Söylediklerine inanmak için hep iyi ve güzel şeylerin peşinde sürükledim kendimi. Kurduğum cümlelerimin karnında büyüttüğüm umutlar, gelecek makasının ağzında kesildiler. Hesapsız zamanlarda. Uykuya çökmüştü ikimizin de bildiği manalar.
Yine de sana inanmak için tüm yeryüzü uğursuzluklarına direndim. Dilim şişti. Gözüm küstü. Kulağım sustu. Yüzüm artık bir oyuğun boşluğuna yuvaydı. Yine de sana inanmak için bir sabah heyecanımı bölüşmüştüm seninle.
Bir yanım ormanlaşırken bir yanım kuruyordu.
Gözlerindeki kırışıklık nasıl da canlanmıştı. Bedenin yatağına çukur olurken dudaklarının kenarındaki gülümsemeni salmıştın. Toprağında aradığın can, senden biraz daha uzaklaştığı zamanlarda bile gönlümü sıvazlayıp "Git, kızım." demiştin. "Öncekileri unut, ardından gelecek olanlara inan. İnanmalarını büyüt ki kendini kaybetmeyesin."
Gideceğim yol, tenhaydı. Bozkırdı. Geceydi. Hafif kızarmış göğdü. Aç karnına çekilmiş küldü. Ağızda tohumlanmış korkuydu.

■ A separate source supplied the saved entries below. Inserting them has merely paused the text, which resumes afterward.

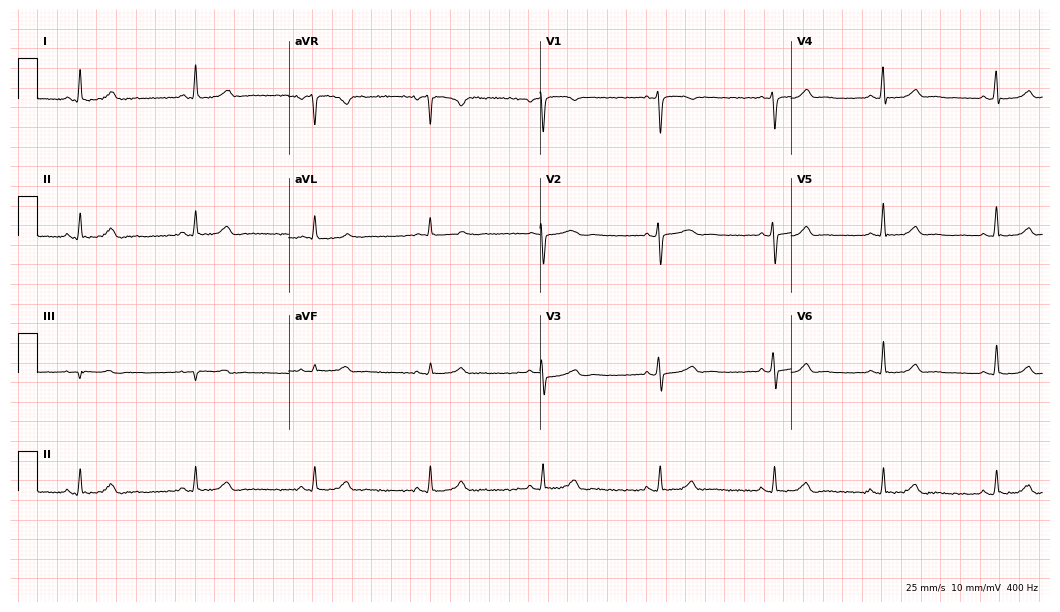
12-lead ECG from a 38-year-old woman. Screened for six findings — first-degree AV block, right bundle branch block (RBBB), left bundle branch block (LBBB), sinus bradycardia, atrial fibrillation (AF), sinus tachycardia — none is recorded.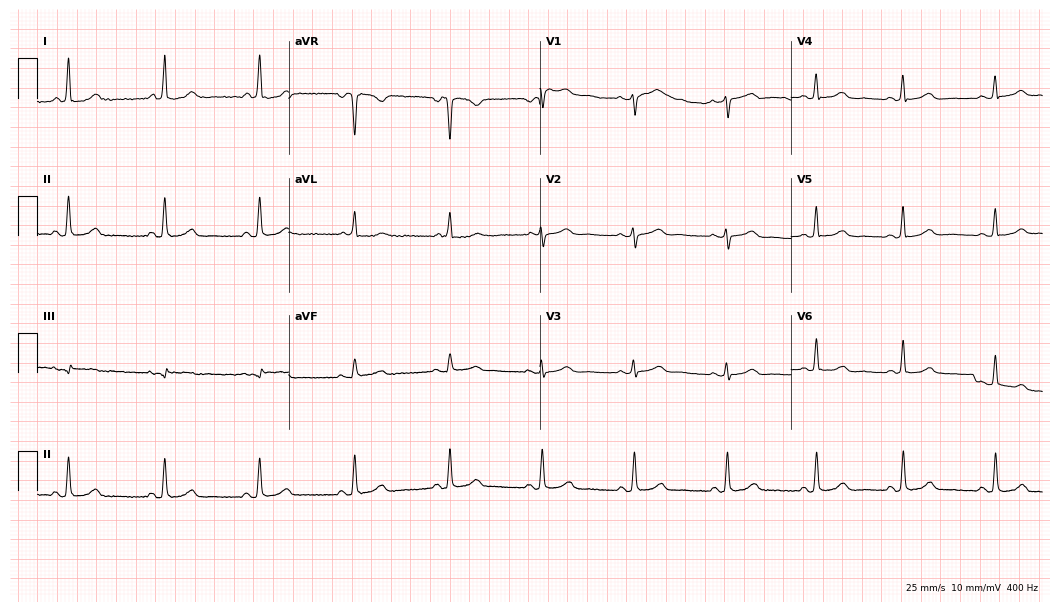
Resting 12-lead electrocardiogram. Patient: a 43-year-old woman. Read as a normal ECG.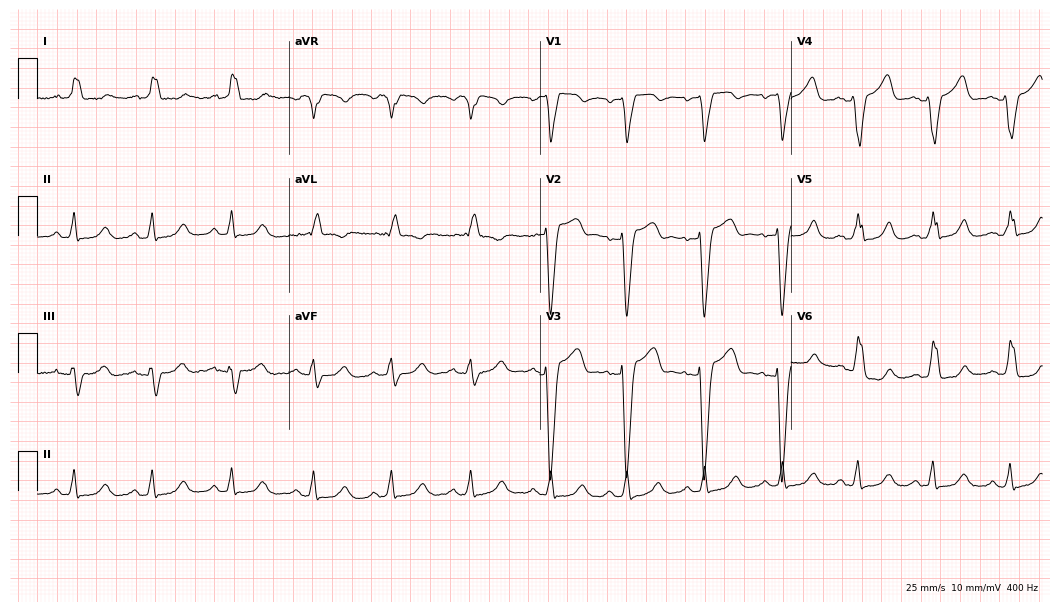
Resting 12-lead electrocardiogram. Patient: a woman, 56 years old. The tracing shows left bundle branch block.

Bütün bunlara rağmen avucunu yüreğime tuttun. "Sen sevilmeye değersin." dediğinde yine inanmamıştım.
Dilimi damağımı kurutan, gözlerimi nereye koyacağımı bilemeden sabitleştiren, eklemlerimi sızlatan, ayaklarımı üşüten, kasıklarımı sancılaştıran o korkuyu bilmiyordun. Korktuğumun başıma geleceğini de. Sana inanmamak için dünya yeterince harcıyordu kendini.
Günlerdir yanı başında beklerken seni içime öğüttüm. Saatlerin sabah etmediği vakitlerde bile gideceğim yolu merak ettin. Heyecanlandın. Derinin morluğuyla ellerimi sevdin. Unuttuklarını sana hatırlatmak istedim. Benim tanıdığım yeryüzünün, senin bildiğinin çok uzağında olduğunu anlatmak istedim. Benim sana inanmadığım gibi sen de bu sözlerime inanmayacaktın.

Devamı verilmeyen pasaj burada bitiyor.